● Work instructions: From the data below, retype exactly the lines starting with the one that contains "4.344 | 4.859 |" and ending with the one that contains "Excluding | 3.85 | 4 |", both included.

● Supplied material:
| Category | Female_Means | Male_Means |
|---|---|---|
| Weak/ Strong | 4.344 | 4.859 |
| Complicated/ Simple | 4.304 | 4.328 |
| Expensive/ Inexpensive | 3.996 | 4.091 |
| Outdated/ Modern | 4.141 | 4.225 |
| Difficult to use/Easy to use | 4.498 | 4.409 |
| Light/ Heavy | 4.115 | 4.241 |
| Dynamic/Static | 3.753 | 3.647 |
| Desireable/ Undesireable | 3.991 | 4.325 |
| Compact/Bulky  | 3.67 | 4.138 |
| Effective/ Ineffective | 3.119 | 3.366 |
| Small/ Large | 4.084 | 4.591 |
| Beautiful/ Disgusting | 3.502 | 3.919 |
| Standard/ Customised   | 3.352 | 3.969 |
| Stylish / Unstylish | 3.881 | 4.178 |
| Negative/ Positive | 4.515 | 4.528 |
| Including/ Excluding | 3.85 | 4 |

* * *

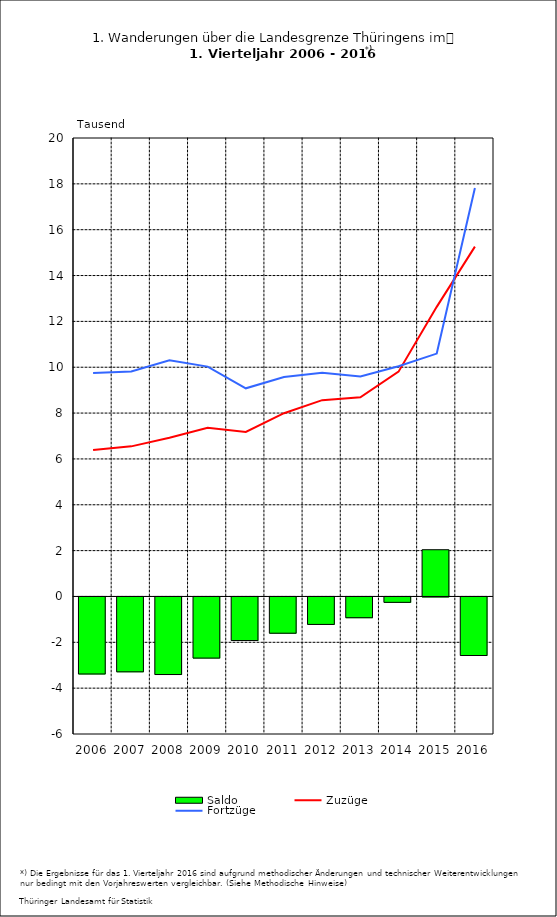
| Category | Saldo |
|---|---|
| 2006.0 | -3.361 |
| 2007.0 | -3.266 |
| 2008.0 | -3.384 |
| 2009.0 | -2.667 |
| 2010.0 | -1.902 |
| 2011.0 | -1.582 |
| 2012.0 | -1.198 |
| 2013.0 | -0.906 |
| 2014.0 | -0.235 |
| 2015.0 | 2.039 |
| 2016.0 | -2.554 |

--

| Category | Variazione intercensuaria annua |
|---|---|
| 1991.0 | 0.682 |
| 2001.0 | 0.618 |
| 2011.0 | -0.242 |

● Response to the task:
| Weak/ Strong | 4.344 | 4.859 |
| Complicated/ Simple | 4.304 | 4.328 |
| Expensive/ Inexpensive | 3.996 | 4.091 |
| Outdated/ Modern | 4.141 | 4.225 |
| Difficult to use/Easy to use | 4.498 | 4.409 |
| Light/ Heavy | 4.115 | 4.241 |
| Dynamic/Static | 3.753 | 3.647 |
| Desireable/ Undesireable | 3.991 | 4.325 |
| Compact/Bulky  | 3.67 | 4.138 |
| Effective/ Ineffective | 3.119 | 3.366 |
| Small/ Large | 4.084 | 4.591 |
| Beautiful/ Disgusting | 3.502 | 3.919 |
| Standard/ Customised   | 3.352 | 3.969 |
| Stylish / Unstylish | 3.881 | 4.178 |
| Negative/ Positive | 4.515 | 4.528 |
| Including/ Excluding | 3.85 | 4 |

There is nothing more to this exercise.